= Jeremiah Rundle =

Australian politician

Jeremiah Brice Rundle (1 January 1816 - 6 March 1893) was an English-born Australian politician. He was born in Cornwall to farmer Jeremiah Brice Rundle and Elizabeth White. He emigrated to Australia around 1835 and settled at Murrurundi, where he ran a store. In the 1840s, he earned income by boiling down stock for tallow and foreclosing mortgages. He was eventually a partner in a mercantile firm, which ran until 1859. He set up with Richard Carey Danger a merchant and commission agency called Rundle, Dangar & Co. in Sydney and Dangar & Co. in London.
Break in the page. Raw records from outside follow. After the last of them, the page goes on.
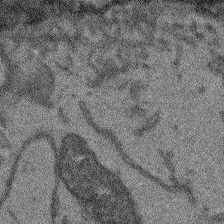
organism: Arabidopsis thaliana
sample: Root tip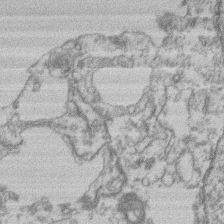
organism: Mouse
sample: T cell stromal cell synapse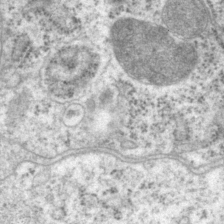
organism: P. pacificus
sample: Pharynx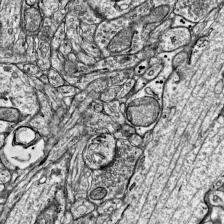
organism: Mouse
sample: Visual Cortex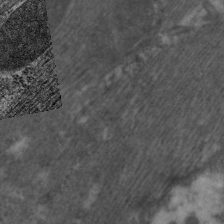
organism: C. elegans
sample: Pharynx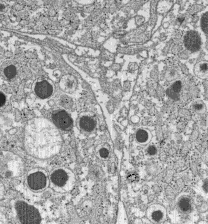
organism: C57BL Mouse
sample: Pancreatic islet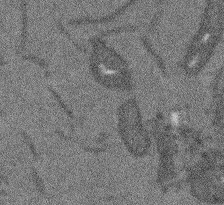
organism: Arabidopsis thaliana
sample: Root tip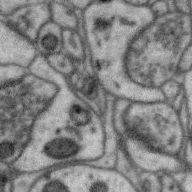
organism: Zebra finch
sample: Brain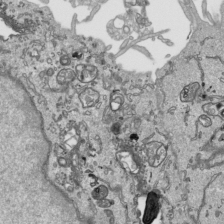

On 18 March 1848 he married Mary Simond, with whom he had eleven children. In the 1850s owned land with the Dangar family owned 600,000 acres of land in Walcha He remained a prominent businessman in the colony, and also owned extensive land in the Liverpool Plains, as well as the Warrego and Darling Downs districts in Queensland. In September 1860 he wrote a letter to the colonial sectary wanting to produce a bill that addresses cattle stealing. In November 1860 he was appointed to the general committee of the New South Wales Constitutional Association He was the director and chairman of the Australian Joint Bank From 1870 - 1893 he was the director of the Sydney Meat Preserving Co, the Morouya Silver Mining Co, and the United Fire and Marine Insurance Co. He also served as magistrate for the City of Sydney, a trustee of the Victoria Club and an early member of the Royal Sydney Yacht Squadron. In 1882 he was appointed to the New South Wales Legislative Council, where he served until his death at Potts Point in 1893.